The wiki has an oddly defensive tone to it…
At any rate, we have a CDO device created by a (now) felon. We have a government that is shoving the banking industry kicking and screaming into making loans they KNOW are no good. It’s a match made in heaven.
In order to palm off the “junk” they turned to the trick invented by the “junk bond king” and packaged their sausage just like he did. Worked great until it didn’t…
Frankly, IMHO, the only place that computer models came into it was as a Financial Ponzi Scheme cover story. The FINANCE guys (not Economists) cooked up a computer model to show that the risk was dispersed, so was not relevant any more.
Other than the rocks tossed at Economists, that I think ought to be tossed at Finance peddlers, by Michael R. Smith, the article is generally good. But I might be biased… one Michael Smith to another 😎
Mark Young (04:33:31) :
Now, with climate modeling, we know that we have a chaotic system. We also know that there is order in chaos, but that like markets they tend to be self correcting. Actually, more so, since climate isn’t effected by emotion nor leverage. The problem lies in that in addition to being chaotic, climate is vastly more complex and still poorly understood, at least in places.
Complexity and chaos are at the frontier of research in many disciplines, from physics to biology.
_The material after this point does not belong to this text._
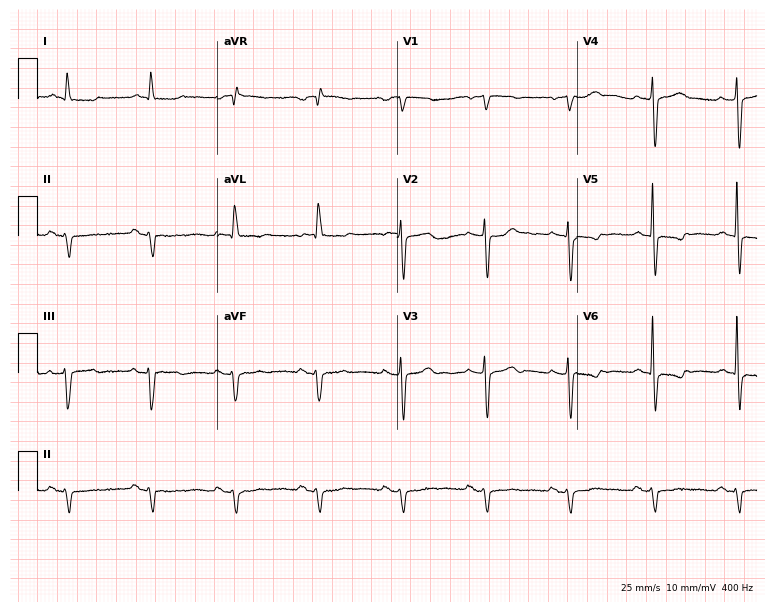
12-lead ECG from a male patient, 81 years old (7.3-second recording at 400 Hz). No first-degree AV block, right bundle branch block (RBBB), left bundle branch block (LBBB), sinus bradycardia, atrial fibrillation (AF) or sinus tachycardia recorded for this tracing. Findings outside these six are not listed.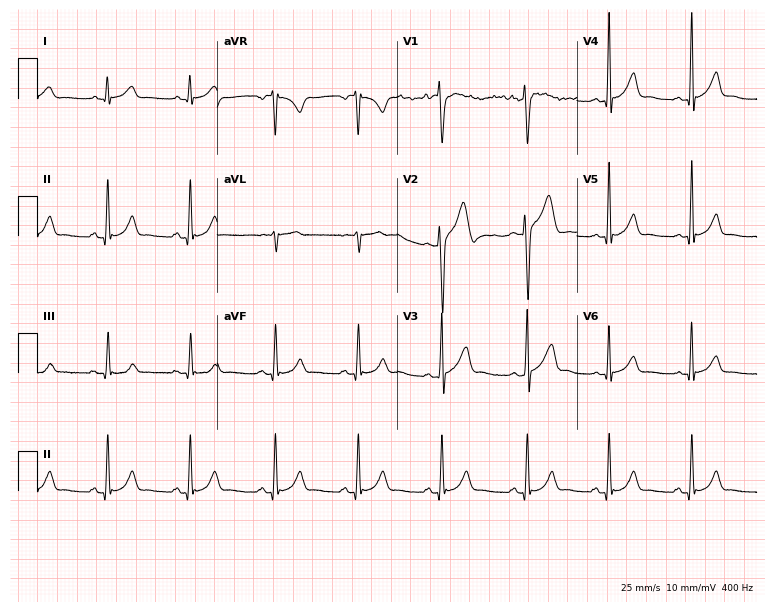
12-lead ECG (7.3-second recording at 400 Hz) from a female patient, 42 years old. Labelled as a normal ECG.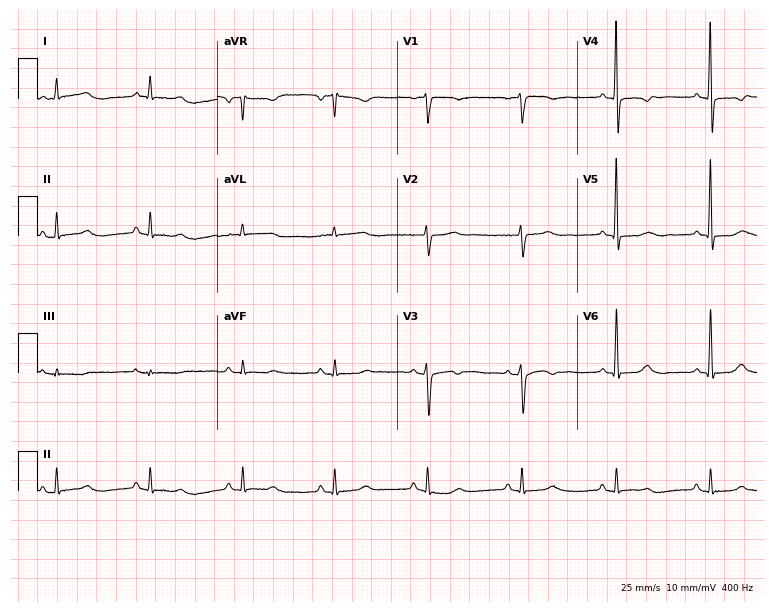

Unfortunately, contrary to expectations the knowledge of the chaotic nature of climate is given lip service in the IPCC used models. The GCM models themselves use numerical methods and boundary condition assumptions appropriate to solutions of well behaved equations in what in the end is a perturbative expansion method.
The lip service to chaos is given by the spaghetti graphs in the report plots: they vary the input/starting parameters so as to “simulate” chaos. It is not errors that those spaghetti graphs show, but the stability of the solutions. Considering the wrong premise used, that the solutions are expandable, it is not wonder that after a number of time steps, the models diverge: the higher order terms kick in.
This does also happens with weather predictions, which use the parent models of the climate CCMs , and we see that they cannot be given for more than a week. Climate, with larger time steps and broader assumptions diverges after a few years.
That the modelers are so arrogant as to assert confidence in prediction isn’t surprising. That smart people believe that they can reliably predict climate, however, is.
Unfortunately, modeling, like video games, tends to be addictive, and addiction does not look to intelligence.
>>Australian scientist and campaigner Tim Flannery<<
Tim Flannery is not a scientist, he is a pseudo scientist. He believes in "Gaia", which is unscientific nonsense and also believes that "our intelligence is here for a pupose." (I have seen him say that on a TV program that he made.) No person that believes that "our intelligence is here for a pupose." can properly be called a scientist.
acementhead (21:36:57) :
He’s a scientist, but nothing to do with climate sciences. He’s a Paleontologist.